Good day, everybody. Last year I was at the RStudio conference as well, and several questions have been addressed about tidy time series analysis during the conference, especially forecasting with tidy objects. So today I'm going to present a solution to that. So I want to talk about a streamlined workflow for time series under the Tidyverse framework using two packages. I introduce you three big ideas behind those two packages. So they are Sible, Mable, and Fable, and how they link together. I hope to explain them concretely with data stories.

So I believe this diagram isn't foreign to you. This is a Tidyverse model, and each module here is powered by one of the Tidyverse packages. And the Tidyverse plays seamlessly with each other, and one of the fundamental reasons is they all share the same underlying data structure, which is data frame or a table. So the data is actually placed in the center of the diagram. But why we cannot bring this workflow easily into time series? So because the current time series objects in R are model-focused. By saying model, I mean it not only includes statistical models, but also forecasting, decomposition, autocorrelation function, and other time series tools. And all the methods or functions expect matrices as inputs. But the data arrives in the right beginning of this process. It really comes into the matrix form. And we have to write so much ad hoc code to get the data into a time series model-ready object. It is a pain because of the mismatch between temporal data and time series models.

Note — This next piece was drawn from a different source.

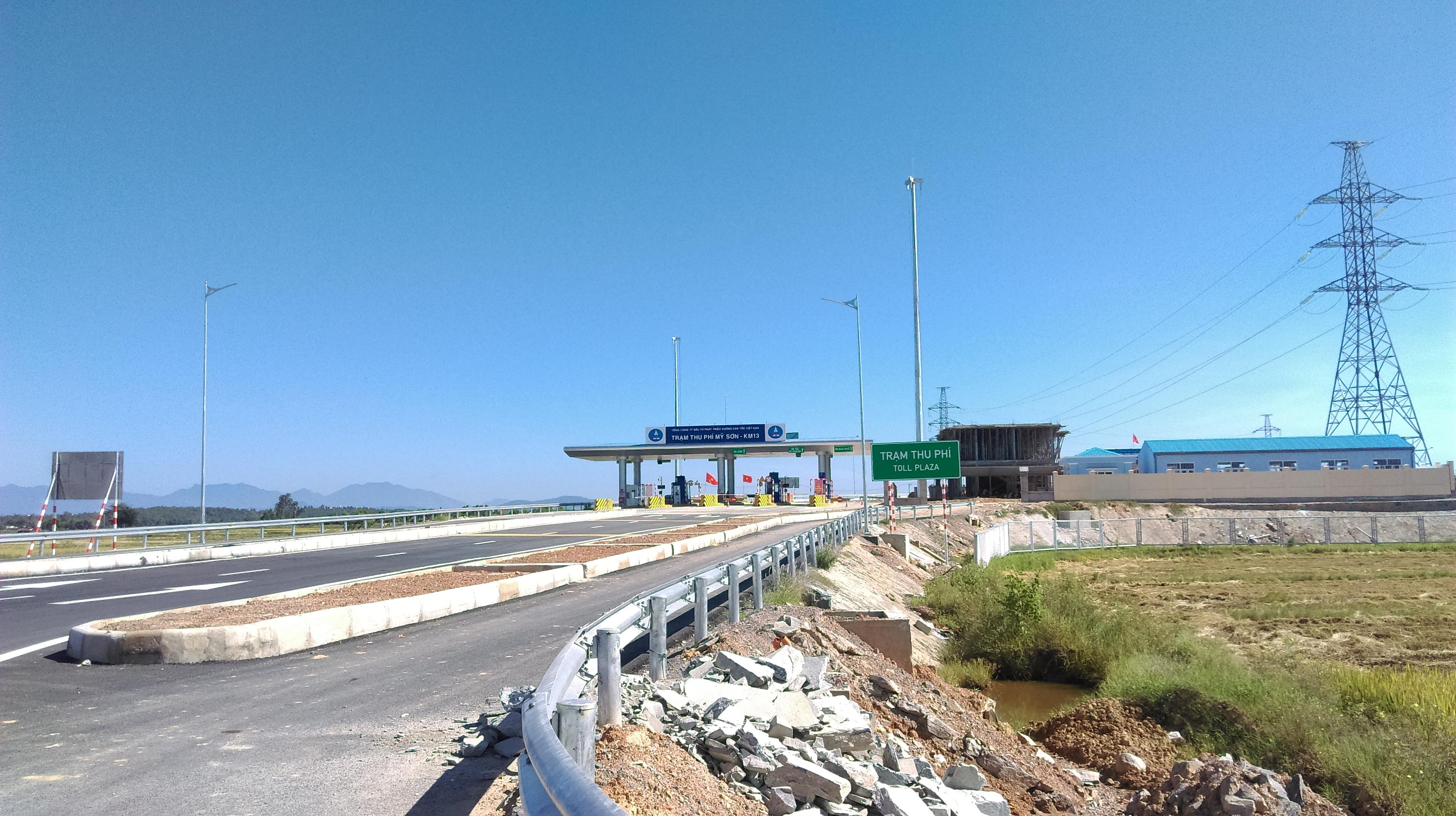 Trạm Thu phí Phong Thử, Điện Thọ, Điện Bàn, Quảng Nam

So we hope to change that. So some new tools are provided to streamline this workflow and make time series analysis a bit easier, more fun, and more intuitive. So the Sibyl package will focus on the tidy and transformation part. The Fable package will do time series forecasting, and the visualization is done with ggplot2 and its extensions. So to make this workflow work, they're going to share the same underlying data structure, which is a new data abstraction for time series, and we call it Sibyl. So Sibyl is a time series table, and if you know TS is a native object to represent time series in R, so this is where the name Sibyl comes from.

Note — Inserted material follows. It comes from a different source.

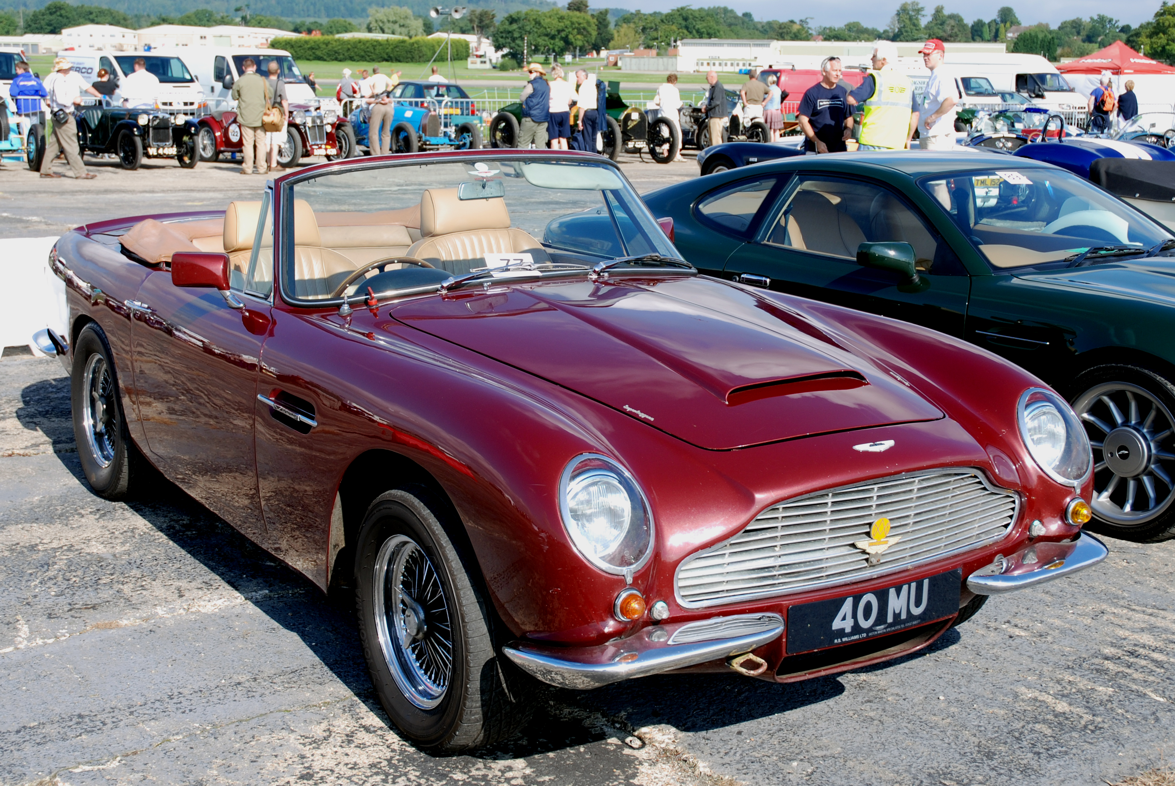 @ Dunsfold Wheels and Wings 2007

Second, a Fable is like a forecast. It's never true, but it tells you something useful.

So let's take a look at the data in the first 30 days of January. So each facet gives a daily snapshot of hourly electricity demand. And the peak in the late afternoon is driven by the use of air conditioning. And January is the summertime in Australia. So you can see some days have much higher usage, colored by red, because they are very hot days with maximum temperature greater than 32 degrees. And I'm going to use this subset to forecast the demand one day ahead. And I hold the data of January 31 as a test set.

So let's model the data. So I construct two models for the energy consumption with a model verb. And the first model I built is a naive model as a benchmark. So the naive method simply uses the observed values from yesterday as forecasts. And the second model is ETS, exponential smoothing, which can be thought of as a weighted average of the past values. And ETS is also short for error, trend, and seasonality. So the model function uses a formula interface. So on the left-hand side, we specify the average supply as a response variable. And on the right-hand side, we can put some specials related to the method. So I've specified the naive function to use the 24 values from yesterday instead of the value from the previous hour. And if we don't specify the right-hand side like ETS, so it will do automatic model selection by picking up the best model for you.

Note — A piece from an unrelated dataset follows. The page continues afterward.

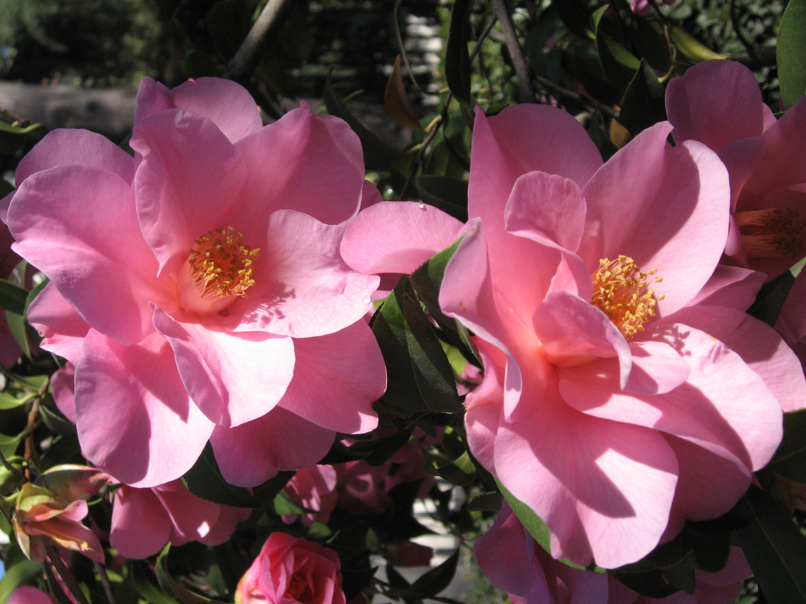 Camellia x williamsii 'Brigadoon'. Real Jardín Botánico, Madrid, España.

So now we have a Mabel back. So a Mabel is a model table that contains model objects. So each cell shows a succinct model representation saying I have a seasonal naive model and an ETS with three selected components. So models are reduced form of the data. So the model function is an analog of summarize because they use the same semantics. And the model function also reduces the data down to a single summary, but it happens to be a model object of that summary. So in order to look at like parameter estimates, information criteria, or residuals from model objects, we just use a familiar Bloom functions, tidy, glance, and augment. By applying the tidy function on the Mabel, we get the parameter estimates for the models we've built. So we've got a bunch of parameters for ETS, like alpha, beta, and I know those are boring parameters.

So it's time to forecast. We pipe the Mabel into the forecast function, and we're doing a one-day-ahead forecast, equivalent to 24 steps ahead. And it supports human-friendly input, so we can read more naturally, like forecasting with one-day horizon. It's convenient because we no longer need to mentally compute how many hours, minutes, seconds in a day, but it can still do H equal to 24. And we're done with forecasts. We have a forecasting table, which is a fable. So it's a special table, which includes the future predictions. It not only tells you the point forecasts, but also our underlying prediction distribution that involves uncertainty, because we are forecasters, not fortune tellers. And you can see the normal distribution with its mean and standard deviation in the last column dot distribution. And this is one of my favorite features about Fable, reporting distribution forecasts. So you're able to produce any level of prediction interval you like.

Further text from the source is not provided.